Download or read book Richard Potter written by John A. Hodgson and published by University of Virginia Press. This book was released on 2018-02-13 with total page 440 pages. Available in PDF, EPUB and Kindle. Book excerpt: Apart from a handful of exotic--and almost completely unreliable--tales surrounding his life, Richard Potter is almost unknown today. Two hundred years ago, however, he was the most popular entertainer in America--the first showman, in fact, to win truly nationwide fame. Working as a magician and ventriloquist, he personified for an entire generation what a popular performer was and made an invaluable contribution to establishing popular entertainment as a major part of American life.
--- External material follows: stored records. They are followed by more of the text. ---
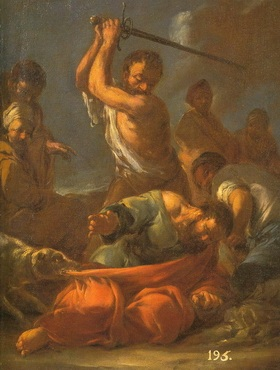 La obra representa la decapitación del apóstol San Pablo, que según la tradición fue ejecutado en Roma durante la persecución del emperador Nerón.
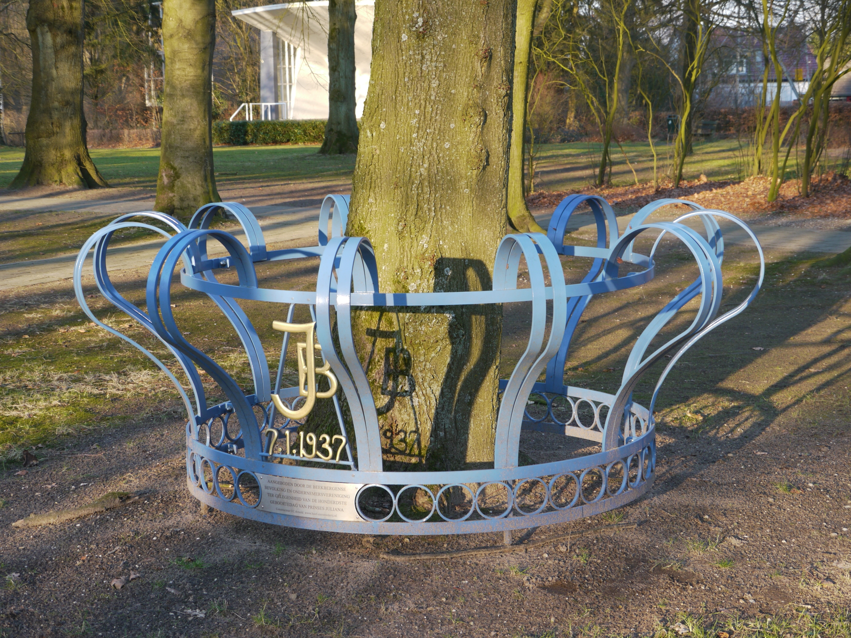 Sierhekwerk om de Julianaboom te Beekbergen. Aangeboden door de Beekbergense bevolking en ondernemersvereniging ter gelegenheid van de honderdste geboortedag van Prinses Juliana. De boom werd geplant ter gelegenheid van het huwelijk van prinses Juliana en prins Bernhard, dat op 7 januari 1937 werd gesloten. Het eerdere hekwerk was aan vervanging toe; het kunstwerk op deze foto werd onthuld op 5 mei 2009, door Apeldoorns wethouder Rob Metz en dorpsraadvoorzitter Atze Oosterwoud. Locatie: Teixeira de Mattospark, Loenenseweg, Beekbergen (gem. Apeldoorn)
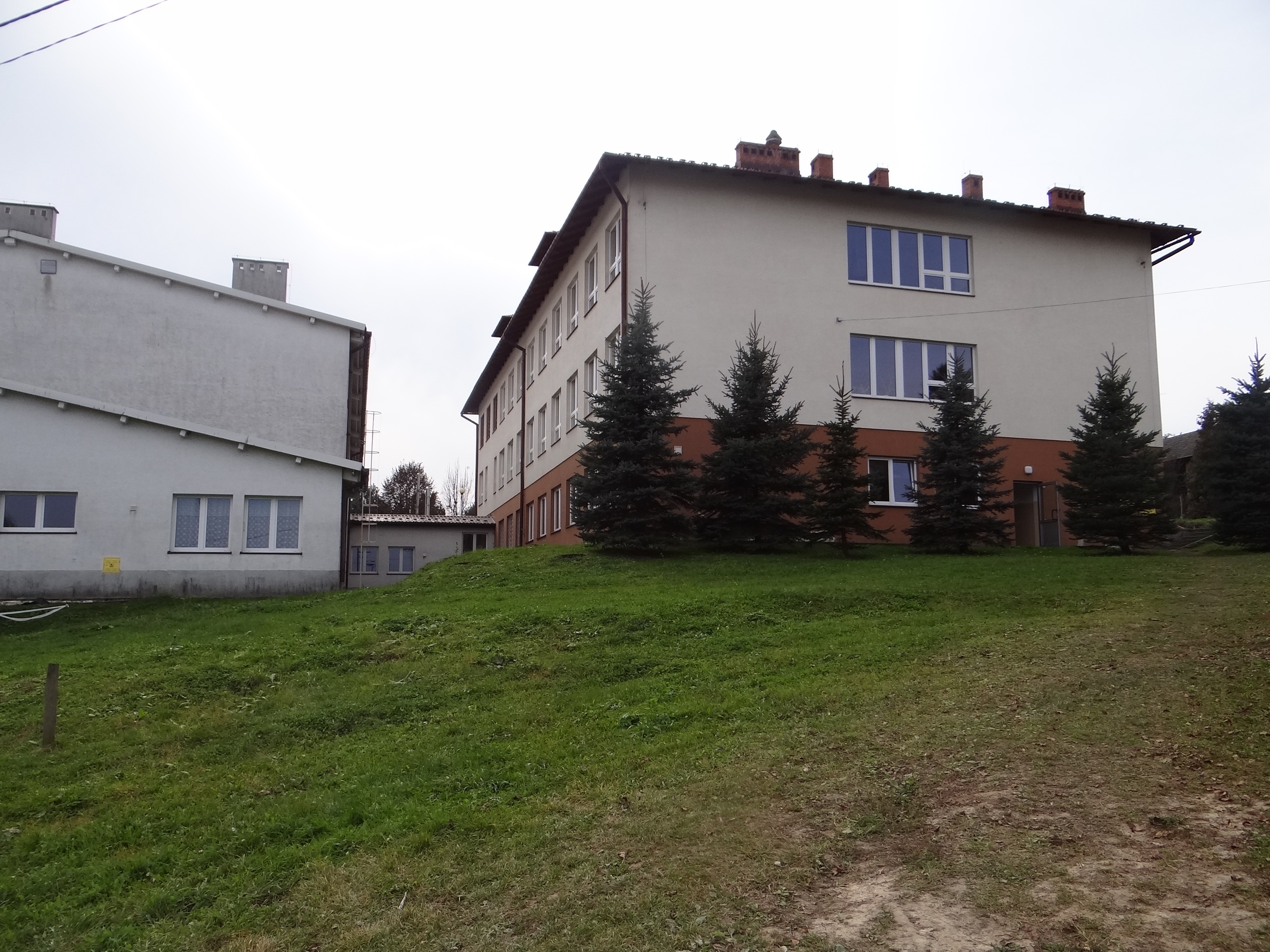 Zespół szkół w Królówce

His story is all the more remarkable in that Richard Potter was also a black man. This was an era when few African Americans became highly successful, much less famous. As the son of a slave, Potter was fortunate to have opportunities at all. At home in Boston, he was widely recognized as black, but elsewhere in America audiences entertained themselves with romantic speculations about his "Hindu" ancestry (a perception encouraged by his act and costumes). Richard Potter’s performances were enjoyed by an enormous public, but his life off stage has always remained hidden and unknown. Now, for the first time, John A. Hodgson tells the remarkable, compelling--and ultimately heartbreaking--story of Potter’s life, a tale of professional success and celebrity counterbalanced by racial vulnerability in an increasingly hostile world. It is a story of race relations, too, and of remarkable, highly influential black gentlemanliness and respectability: as the unsung precursor of Frederick Douglass, Richard Potter demonstrated to an entire generation of Americans that a black man, no less than a white man, could exemplify the best qualities of humanity. The apparently trivial "popular entertainment" status of his work has long blinded historians to his significance and even to his presence. Now at last we can recognize him as a seminal figure in American history.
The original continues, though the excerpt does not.